The ablation shows substantial gains from each component: The cross-modal fusion module enhances the baseline by exploiting complementary modality-specific cues, while the prototypical refinement module is critical for correcting ambiguous sample misclassifications.
Practical and Theoretical Implications
This architecture demonstrates that channel-wise multimodal attention is effective for fine-grained gesture modeling, and that prototype-guided regularization efficiently mitigates the typical ambiguities in micro-gesture datasets. The results also suggest that optimal fusion of static (RGB) and geometric (skeleton) cues is essential when class boundaries are poorly defined in the raw signal domains. The modular approach is applicable to other domains facing similar intra/inter-class imbalance issues, such as subtle action detection in larger social psychology video corpora, clinical movement analysis, or affective computing.
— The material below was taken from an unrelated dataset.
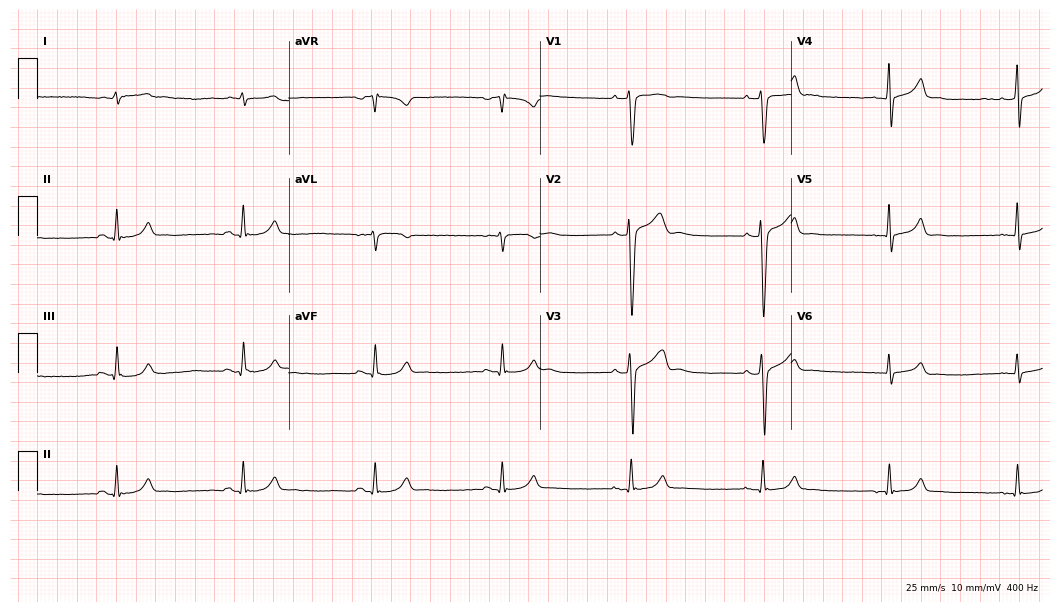
12-lead ECG from a male, 32 years old. Findings include sinus bradycardia (a sinus rate of 50 beats per minute or less).

The results highlight the limitations of single-modality processing and conventional attention paradigms for subtle human movement interpretation, and suggest that future recognition pipelines should include online calibration via sample mining and prototype modeling at both feature and decision levels.
Future Directions
Promising directions include leveraging large-scale weakly/unsupervised pre-training to mitigate annotation scarcity, as indicated in the paper. The application of video motion magnification could further amplify micro-gesture cues, enhancing recognition robustness. Cross-dataset and domain adaptation, scalable to large unlabelled corpora, remains a challenge for extended real-world utility. Moreover, integrating more expressive representations of skeletal topology (e.g., higher-order graphs, temporal transformers) could further boost the learning of transient, subtle patterns integral to micro-gesture discrimination.
Conclusion
The paper presents a technically sophisticated, empirically validated architecture for micro-gesture classification, combining cross-channel multimodal attention with prototype-driven loss modeling. The approach achieves state-of-the-art accuracy on iMiGUE and substantiates the necessity of both modality fusion and ambiguity correction in fine-grained human movement recognition tasks. These findings advance micro-gesture analysis methodology and provide a clear foundation for subsequent research in subtle action understanding and emotion analysis (2408.03097).